Es war ein Urteil, das schon deshalb in die
juristische Literatur eingehen wird, weil es so gut wie niemals
vorkommt, dass jemand wegen »Beihilfe zum Mord durch Unterlassen«
verurteilt wird. »Unterlassen« – das beschreibt die Weigerung Fendi
Özmens, in der Tatnacht seinen erwachsenen Kindern, die Arzu entführt
hatten, die Umkehr zu befehlen. Denn gegen den Willen des
Patriarchen, da war sich das Gericht sicher, hätten die Geschwister
Arzu nicht hingerichtet. So war der Vater ein paar hundert Kilometer
entfernt, als die Schüsse fielen – und muss nun trotzdem wegen
Beihilfe zum Mord mehrere Jahre absitzen. Mit ihrem jetzt
rechtskräftigen Urteil haben die Detmolder Richter ein Zeichen
gesetzt. Für »Ehrenmord« und Blutrache ist in Deutschland kein Platz.

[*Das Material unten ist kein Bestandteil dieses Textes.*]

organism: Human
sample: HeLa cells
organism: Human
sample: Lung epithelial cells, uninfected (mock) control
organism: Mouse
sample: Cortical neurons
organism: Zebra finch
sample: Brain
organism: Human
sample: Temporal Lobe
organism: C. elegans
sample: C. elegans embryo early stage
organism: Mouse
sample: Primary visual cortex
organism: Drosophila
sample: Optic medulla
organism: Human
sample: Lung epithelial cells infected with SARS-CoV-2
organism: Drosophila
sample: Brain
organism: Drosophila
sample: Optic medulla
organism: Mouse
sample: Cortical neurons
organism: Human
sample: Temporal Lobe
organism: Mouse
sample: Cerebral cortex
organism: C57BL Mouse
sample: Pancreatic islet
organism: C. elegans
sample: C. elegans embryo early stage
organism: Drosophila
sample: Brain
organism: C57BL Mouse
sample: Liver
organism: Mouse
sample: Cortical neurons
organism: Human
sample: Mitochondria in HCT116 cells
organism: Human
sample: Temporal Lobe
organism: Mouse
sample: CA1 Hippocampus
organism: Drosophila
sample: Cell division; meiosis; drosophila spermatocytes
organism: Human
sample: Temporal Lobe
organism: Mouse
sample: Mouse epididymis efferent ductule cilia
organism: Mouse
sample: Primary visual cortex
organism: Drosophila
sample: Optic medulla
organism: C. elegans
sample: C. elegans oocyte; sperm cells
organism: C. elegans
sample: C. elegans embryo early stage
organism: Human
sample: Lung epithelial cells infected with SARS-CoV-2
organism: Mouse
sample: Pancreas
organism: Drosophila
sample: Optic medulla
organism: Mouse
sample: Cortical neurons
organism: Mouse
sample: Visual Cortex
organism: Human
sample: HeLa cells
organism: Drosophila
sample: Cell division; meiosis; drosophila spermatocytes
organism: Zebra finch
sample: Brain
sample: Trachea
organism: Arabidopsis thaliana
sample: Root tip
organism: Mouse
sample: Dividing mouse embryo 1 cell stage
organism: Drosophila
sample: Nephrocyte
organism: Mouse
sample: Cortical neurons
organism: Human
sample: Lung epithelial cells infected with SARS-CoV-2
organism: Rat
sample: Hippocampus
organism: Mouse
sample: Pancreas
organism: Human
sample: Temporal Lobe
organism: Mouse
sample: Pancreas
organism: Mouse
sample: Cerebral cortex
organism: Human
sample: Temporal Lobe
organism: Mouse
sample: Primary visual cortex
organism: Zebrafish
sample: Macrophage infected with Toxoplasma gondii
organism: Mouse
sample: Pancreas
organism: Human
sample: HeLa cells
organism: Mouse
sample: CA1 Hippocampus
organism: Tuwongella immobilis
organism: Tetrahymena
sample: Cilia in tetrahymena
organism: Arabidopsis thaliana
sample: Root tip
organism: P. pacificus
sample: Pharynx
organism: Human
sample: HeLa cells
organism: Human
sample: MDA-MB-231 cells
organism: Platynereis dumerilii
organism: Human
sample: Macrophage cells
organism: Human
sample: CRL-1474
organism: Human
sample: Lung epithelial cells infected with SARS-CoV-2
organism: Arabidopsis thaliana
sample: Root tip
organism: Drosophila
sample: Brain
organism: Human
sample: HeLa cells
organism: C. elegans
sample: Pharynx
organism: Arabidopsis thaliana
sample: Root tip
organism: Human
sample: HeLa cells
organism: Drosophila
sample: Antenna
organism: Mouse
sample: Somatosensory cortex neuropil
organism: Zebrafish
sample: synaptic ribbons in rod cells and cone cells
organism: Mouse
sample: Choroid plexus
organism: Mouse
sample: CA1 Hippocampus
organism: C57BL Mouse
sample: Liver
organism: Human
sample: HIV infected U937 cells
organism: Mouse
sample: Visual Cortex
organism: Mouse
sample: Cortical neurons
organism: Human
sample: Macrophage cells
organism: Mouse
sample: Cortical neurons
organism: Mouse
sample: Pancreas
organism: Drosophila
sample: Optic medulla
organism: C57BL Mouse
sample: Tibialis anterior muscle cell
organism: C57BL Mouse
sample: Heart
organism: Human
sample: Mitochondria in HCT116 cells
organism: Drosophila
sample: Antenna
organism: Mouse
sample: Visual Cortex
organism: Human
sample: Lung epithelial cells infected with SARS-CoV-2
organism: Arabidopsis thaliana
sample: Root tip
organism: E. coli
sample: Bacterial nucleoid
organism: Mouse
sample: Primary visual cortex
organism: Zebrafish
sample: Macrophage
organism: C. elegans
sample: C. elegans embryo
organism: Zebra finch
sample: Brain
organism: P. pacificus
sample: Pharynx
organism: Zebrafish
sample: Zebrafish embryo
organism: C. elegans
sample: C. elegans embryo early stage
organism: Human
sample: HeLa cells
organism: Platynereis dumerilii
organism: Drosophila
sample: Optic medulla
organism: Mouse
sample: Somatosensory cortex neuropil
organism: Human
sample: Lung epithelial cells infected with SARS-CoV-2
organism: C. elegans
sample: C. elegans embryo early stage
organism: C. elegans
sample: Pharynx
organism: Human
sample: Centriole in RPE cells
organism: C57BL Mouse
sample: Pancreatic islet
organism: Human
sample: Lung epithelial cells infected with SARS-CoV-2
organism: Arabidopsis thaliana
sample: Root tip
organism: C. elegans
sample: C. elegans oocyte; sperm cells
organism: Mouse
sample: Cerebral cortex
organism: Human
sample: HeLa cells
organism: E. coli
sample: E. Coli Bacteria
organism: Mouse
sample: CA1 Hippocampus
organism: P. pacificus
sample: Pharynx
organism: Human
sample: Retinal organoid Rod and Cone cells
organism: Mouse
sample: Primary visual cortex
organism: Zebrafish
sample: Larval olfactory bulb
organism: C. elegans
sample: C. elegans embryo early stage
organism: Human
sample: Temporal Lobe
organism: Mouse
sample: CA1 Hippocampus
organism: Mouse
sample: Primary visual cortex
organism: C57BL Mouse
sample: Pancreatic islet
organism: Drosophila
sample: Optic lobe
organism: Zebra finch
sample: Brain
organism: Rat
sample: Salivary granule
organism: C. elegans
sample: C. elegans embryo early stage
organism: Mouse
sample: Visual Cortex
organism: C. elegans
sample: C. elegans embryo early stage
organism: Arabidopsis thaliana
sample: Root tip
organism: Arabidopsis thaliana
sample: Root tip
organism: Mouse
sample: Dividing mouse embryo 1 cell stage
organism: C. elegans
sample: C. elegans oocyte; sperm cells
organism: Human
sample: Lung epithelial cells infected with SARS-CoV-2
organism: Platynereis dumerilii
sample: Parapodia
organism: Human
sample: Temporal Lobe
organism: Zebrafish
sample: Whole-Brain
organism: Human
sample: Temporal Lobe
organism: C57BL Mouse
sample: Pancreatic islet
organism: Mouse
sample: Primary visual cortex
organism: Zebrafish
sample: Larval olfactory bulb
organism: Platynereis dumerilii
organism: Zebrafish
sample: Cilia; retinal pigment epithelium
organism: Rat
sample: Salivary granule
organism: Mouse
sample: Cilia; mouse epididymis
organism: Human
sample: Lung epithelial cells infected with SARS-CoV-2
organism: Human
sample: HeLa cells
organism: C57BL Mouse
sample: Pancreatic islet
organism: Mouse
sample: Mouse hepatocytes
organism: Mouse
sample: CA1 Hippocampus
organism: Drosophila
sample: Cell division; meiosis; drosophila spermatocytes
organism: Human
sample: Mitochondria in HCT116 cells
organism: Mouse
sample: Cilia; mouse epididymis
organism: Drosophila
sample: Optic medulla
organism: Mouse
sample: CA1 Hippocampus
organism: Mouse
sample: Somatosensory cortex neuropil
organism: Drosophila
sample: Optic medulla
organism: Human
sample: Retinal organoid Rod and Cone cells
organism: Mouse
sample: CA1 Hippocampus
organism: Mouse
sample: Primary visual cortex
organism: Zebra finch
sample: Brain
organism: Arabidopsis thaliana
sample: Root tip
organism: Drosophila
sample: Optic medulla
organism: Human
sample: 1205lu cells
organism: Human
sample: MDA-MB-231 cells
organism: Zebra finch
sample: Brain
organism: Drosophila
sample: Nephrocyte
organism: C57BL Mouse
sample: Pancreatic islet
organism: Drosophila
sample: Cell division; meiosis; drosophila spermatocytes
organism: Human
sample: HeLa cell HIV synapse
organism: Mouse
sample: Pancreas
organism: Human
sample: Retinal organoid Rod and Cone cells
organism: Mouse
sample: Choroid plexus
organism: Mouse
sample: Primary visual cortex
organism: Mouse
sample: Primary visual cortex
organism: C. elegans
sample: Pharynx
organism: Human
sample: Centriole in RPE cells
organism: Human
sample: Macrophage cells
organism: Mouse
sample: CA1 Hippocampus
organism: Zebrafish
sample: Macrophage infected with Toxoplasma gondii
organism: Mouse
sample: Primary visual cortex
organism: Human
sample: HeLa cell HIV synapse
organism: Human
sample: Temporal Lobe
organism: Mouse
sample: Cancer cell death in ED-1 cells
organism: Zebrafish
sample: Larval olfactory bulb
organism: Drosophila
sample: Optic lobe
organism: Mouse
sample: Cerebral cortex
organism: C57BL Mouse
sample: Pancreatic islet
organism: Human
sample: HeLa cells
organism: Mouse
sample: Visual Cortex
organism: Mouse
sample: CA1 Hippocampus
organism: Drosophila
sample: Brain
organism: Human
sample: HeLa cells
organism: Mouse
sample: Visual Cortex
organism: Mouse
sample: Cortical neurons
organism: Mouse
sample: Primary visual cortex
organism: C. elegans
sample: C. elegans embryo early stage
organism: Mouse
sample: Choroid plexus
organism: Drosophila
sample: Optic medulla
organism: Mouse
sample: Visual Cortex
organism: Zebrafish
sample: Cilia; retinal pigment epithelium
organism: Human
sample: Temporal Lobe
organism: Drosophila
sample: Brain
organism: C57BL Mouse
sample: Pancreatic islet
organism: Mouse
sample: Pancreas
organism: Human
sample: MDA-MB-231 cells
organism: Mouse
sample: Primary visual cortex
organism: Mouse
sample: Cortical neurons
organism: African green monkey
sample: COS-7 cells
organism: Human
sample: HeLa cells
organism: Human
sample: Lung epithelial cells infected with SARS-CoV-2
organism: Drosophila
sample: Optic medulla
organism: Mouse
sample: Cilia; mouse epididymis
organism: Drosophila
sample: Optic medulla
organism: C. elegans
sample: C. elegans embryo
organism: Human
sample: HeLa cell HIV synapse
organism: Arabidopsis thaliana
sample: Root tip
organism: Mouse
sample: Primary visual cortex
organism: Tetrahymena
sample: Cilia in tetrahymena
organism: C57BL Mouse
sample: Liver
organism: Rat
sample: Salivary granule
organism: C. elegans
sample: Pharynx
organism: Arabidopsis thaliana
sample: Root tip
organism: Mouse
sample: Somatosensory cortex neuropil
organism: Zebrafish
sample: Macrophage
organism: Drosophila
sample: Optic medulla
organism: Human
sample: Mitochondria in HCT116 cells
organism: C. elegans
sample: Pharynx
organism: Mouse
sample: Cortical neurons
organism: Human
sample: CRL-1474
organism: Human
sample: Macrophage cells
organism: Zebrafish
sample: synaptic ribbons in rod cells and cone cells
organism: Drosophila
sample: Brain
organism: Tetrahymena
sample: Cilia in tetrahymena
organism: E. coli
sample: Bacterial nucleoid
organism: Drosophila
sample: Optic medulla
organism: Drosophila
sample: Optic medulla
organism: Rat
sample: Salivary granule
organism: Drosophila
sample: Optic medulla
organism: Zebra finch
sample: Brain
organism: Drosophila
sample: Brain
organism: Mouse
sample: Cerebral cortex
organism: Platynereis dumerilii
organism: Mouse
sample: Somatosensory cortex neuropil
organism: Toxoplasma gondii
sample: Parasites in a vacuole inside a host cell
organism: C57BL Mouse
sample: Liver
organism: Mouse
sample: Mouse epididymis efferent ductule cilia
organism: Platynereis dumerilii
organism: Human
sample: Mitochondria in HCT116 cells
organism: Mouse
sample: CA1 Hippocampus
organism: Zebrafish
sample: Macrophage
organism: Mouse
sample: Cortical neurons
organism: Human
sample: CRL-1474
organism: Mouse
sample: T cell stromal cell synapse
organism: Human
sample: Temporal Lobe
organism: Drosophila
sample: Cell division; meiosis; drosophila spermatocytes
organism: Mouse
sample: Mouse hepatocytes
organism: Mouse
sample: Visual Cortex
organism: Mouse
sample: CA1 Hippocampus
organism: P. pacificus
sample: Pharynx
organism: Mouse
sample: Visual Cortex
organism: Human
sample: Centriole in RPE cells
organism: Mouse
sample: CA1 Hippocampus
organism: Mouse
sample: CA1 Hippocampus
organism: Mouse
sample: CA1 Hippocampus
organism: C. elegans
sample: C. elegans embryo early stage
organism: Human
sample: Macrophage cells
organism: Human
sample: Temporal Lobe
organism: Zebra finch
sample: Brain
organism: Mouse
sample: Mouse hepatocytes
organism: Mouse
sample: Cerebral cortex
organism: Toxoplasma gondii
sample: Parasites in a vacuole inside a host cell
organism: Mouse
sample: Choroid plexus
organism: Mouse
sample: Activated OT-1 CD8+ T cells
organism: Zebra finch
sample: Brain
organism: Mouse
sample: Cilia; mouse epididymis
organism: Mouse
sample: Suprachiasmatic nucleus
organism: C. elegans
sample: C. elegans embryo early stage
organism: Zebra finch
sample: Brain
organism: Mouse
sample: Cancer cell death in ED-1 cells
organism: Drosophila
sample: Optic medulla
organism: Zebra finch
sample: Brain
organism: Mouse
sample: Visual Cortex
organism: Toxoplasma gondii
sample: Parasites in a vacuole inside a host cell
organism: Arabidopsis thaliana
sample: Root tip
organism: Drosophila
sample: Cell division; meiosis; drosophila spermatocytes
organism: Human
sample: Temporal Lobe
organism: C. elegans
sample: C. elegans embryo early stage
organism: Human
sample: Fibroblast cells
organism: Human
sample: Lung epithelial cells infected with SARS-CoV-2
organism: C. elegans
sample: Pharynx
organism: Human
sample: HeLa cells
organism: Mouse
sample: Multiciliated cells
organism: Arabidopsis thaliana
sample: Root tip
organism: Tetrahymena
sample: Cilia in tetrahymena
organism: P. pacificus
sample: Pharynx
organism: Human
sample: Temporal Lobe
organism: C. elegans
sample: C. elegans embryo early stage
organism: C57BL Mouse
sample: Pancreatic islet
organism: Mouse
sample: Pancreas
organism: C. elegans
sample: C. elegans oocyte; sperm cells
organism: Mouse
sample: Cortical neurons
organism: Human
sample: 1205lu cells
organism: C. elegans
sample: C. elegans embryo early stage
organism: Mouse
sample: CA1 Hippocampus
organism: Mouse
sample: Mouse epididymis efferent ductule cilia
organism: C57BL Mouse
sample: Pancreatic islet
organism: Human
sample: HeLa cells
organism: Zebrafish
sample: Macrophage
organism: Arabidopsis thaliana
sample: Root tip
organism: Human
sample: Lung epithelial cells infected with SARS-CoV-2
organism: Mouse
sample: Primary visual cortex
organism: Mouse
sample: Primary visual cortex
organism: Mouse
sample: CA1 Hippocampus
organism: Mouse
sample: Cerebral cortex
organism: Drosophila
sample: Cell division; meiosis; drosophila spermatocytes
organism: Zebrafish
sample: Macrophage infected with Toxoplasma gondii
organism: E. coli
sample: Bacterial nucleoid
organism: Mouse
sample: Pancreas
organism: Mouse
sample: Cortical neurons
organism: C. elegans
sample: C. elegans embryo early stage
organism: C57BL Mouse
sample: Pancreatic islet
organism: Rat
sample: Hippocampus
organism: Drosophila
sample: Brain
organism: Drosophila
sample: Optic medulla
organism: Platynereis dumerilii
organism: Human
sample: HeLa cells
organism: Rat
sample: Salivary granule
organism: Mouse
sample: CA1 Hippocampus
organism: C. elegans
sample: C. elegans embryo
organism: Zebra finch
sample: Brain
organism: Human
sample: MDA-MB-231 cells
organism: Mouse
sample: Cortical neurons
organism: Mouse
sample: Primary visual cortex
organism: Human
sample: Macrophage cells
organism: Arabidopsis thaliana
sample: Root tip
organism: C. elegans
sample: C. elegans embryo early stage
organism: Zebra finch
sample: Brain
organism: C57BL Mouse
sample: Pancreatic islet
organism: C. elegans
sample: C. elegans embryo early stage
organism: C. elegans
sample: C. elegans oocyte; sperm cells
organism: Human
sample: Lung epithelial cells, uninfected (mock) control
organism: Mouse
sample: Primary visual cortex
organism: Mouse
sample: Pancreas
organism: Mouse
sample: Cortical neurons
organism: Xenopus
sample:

Und das Prinzip, das entbehrlichste Familienmitglied zum Mörder zu
bestimmen, ist keine Garantie mehr für die Hintermänner, straffrei zu
bleiben. Das Urteil ist ein Signal an patriarchische Gesellschaften,
in denen oft noch die Überzeugung herrscht, Frauen hätten sich
unterzuordnen und seien anderenfalls zu bestrafen. Es ist ein gutes
Urteil.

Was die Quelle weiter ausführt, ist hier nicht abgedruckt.